Hearts and Minds not Hot Dogs and Hamburgers

Mayor Herrington’s recent proposal for a new football stadium in Memphis, paints a grim picture of his vision for the future of the city. The notion that a new and possibly unnecessary sporting venue could make any impact on the severe divisions within the city highlights the lack of leadership that has been the hallmark of his tenure.

There are financial arguments for and against a new football stadium, and those arguments, while valid, offer little to address the racial, economic and social problems that should be at the center of the mayor’s proposals for his coming months and possibly years in office.

The sad reality iss that the city of Memphis needs healing not hot dogs. We need to heal the racial divide that inhibits the potential of this great city. We need to heal the economic disparity that subjugates so many to a life of poverty and need.
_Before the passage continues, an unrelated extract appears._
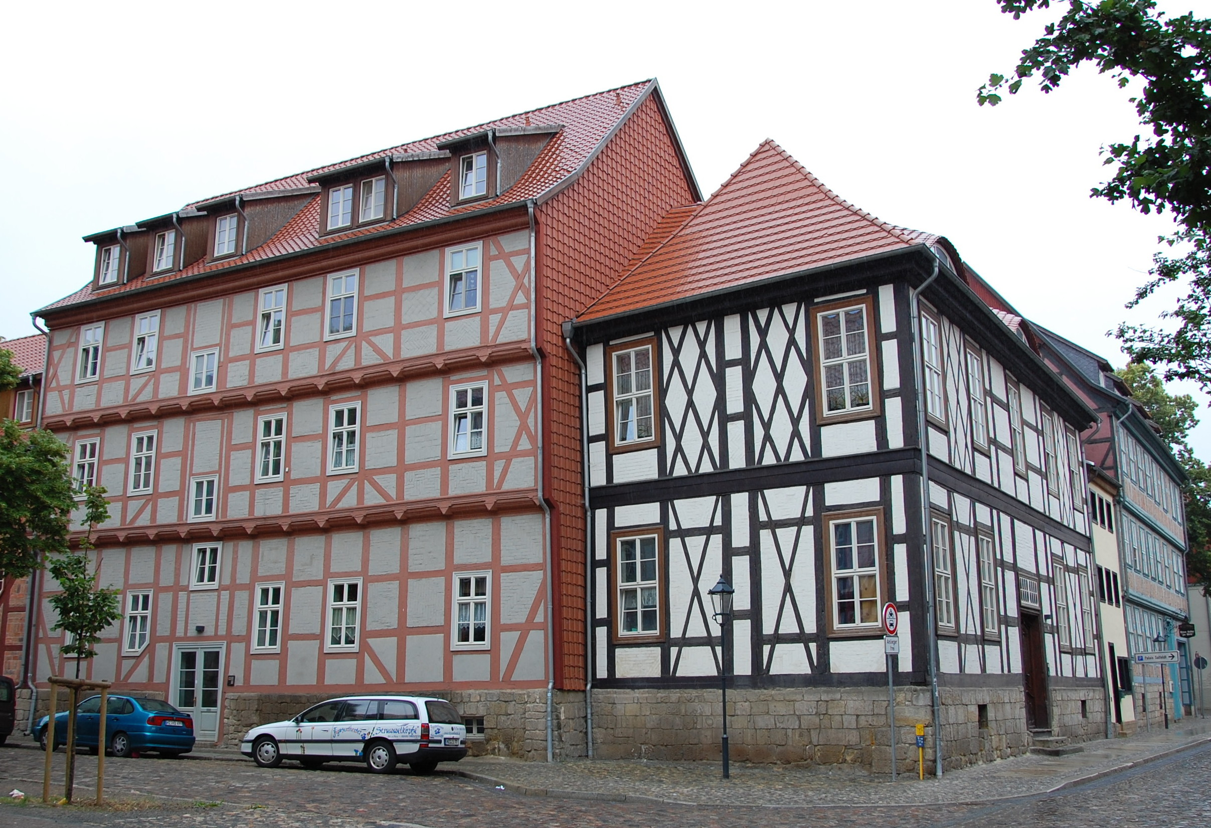 Nordseite des Hauses Breite Straße 35 in Quedlinburg

We need to fight the culture of corruption and cronyism that has been the hallmark of local government for longer than anyone alive can possibly remember. Memphis needs all of these things, long before another huge construction project with multi-million dollar cost overruns.

Understand me, I am not some bookish egghead that hates all that sport represents (not that there’s anything wrong with bookish eggheads), I’m a confirmed and admitted sports junkie. I spend nearly as much time following sports as I do politics. In my mind, the two are quite similar, and complimentary. No, this isn’t some indictment of sport per se, but an indictment of the lack of leadership and vision that I have observed by our leaders since I moved here nearly 3 years ago.

In the absence of any inspirational vision or even practical knowledge of how to combat instead of exploiting the challenges that face our city, a new venue for sport seems like a good idea. Building great monuments has long been a device of those who sought to quell the growing chorus of dissatisfaction. But one only need look to the Pyramid, now closed, or soon to be, and the Forum to recognize that this kind of idolatry offers fleeting satisfaction.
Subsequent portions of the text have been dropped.